RFK Jr. says he ‘should’ve been more careful’ after Covid comments criticized as antisemitic

The Democratic presidential candidate spoke at a candidate forum focused on fighting antisemitism and supporting Israel.

RFK Jr. says he ‘should’ve been more careful’ after Covid comments criticized as antisemitic

Democratic presidential candidate Robert F. Kennedy Jr. acknowledged that he “should’ve been more careful about what I said” after he received backlash for suggesting that Covid-19 could have been genetically engineered to reduce risks to Ashkenazi Jews and Chinese people.

Hundreds of attendees — supporters, protesters and onlookers — came to hear Kennedy speak Tuesday evening in New York City on fighting antisemitism and supporting Israel with Rabbi Shmuley Boteach, an author and commentator. The two-hour conversation was part of a presidential candidate series hosted by The World Values Network, which Boteach runs.

Kennedy, who’s running a longshot campaign against President Joe Biden, said that there are interests who want “to damage my candidacy and want to silence me,” adding that anything he says is “going to be weaponized against me.”

Earlier this month, the New York Post reported that Kennedy claimed without evidence that there is “an argument that [Covid-19] is ethnically targeted” at white and Black people, and that “the people who are most immune are Ashkenazi Jews and Chinese.” Jewish organizations criticized Kennedy for the comment, as did members of his family and the White House.

Kennedy denied the comments and called the report a “mainstream media playbook to discredit me as a crank.” In a congressional hearing last week — one that more than 100 House Democrats tried to get him uninvited from, saying that he has “repeatedly attacked two groups that have long been subject to deadly discrimination” — he denied being anti-vaccine, antisemitic or racist.

“These are the most appalling, disgusting pejoratives, and they’re applied to me to silence me because people don’t want me to have that conversation about the war, about groceries, about inflation,” he said at the Thursday hearing. “In my entire life, I have never uttered a phrase that was either racist or antisemitic. … I’ve fought more ferociously for Israel than anybody, and I am being censored here.”
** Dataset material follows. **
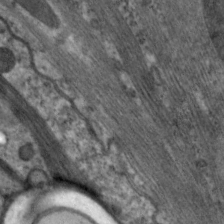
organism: C. elegans
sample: Pharynx

On Tuesday, he defended the comments he made at the hearing, saying it was important to him to not “react with vitriol.”

“If we're wanting to really heal the divide between Americans, which is one of the things that I've tried to do with this campaign, we can't react even to hatred with hatred,” he said.



Boteach asked Kennedy if he understood why people “reacted strongly” to his comments. Kennedy said yes, and pointed again to a Cleveland Clinic study on which he said he based his claims.

Boteach, who pushed back against the claims of Kennedy being antisemitic, said the event was scheduled before the report came out about Kennedy’s comments. The World Values Network doesn’t endorse candidates, and it’s unclear if other presidential candidates are slated for similar forums.

Last year, the now-presidential candidate received similar pushback when he suggested that those who did not receive vaccination for Covid-19 were worse off than Anne Frank.

Tuesday’s event was originally set to be held at the New York Society for Ethical Culture, a “non-theistic, Humanist community dedicated to ethical relationships, social justice, and democracy.” The center canceled the event on Monday, which Kennedy’s campaign claimed to be “another example of the unsuccessful campaign to censor and silence Kennedy.” The conversation instead took place at The Glasshouse, an event venue.

“Upon learning the details of this rental, the Society’s leadership determined that it was inconsistent with the longstanding principles and values of the Society and exercised our right to cancel the rental,” Ed Beck, the venue’s communication manager, said in a statement. “Our reasoning was shared with the renter. No contract had been finalized, and no outside organization or individuals were consulted in our decision.”

Biden is handedly leading in the polls, but some have Kennedy registering in the double-digits.

“I am up against a very, very formidable force, the Democratic Party,” Kennedy said when asked about his plan to win the Democratic nomination.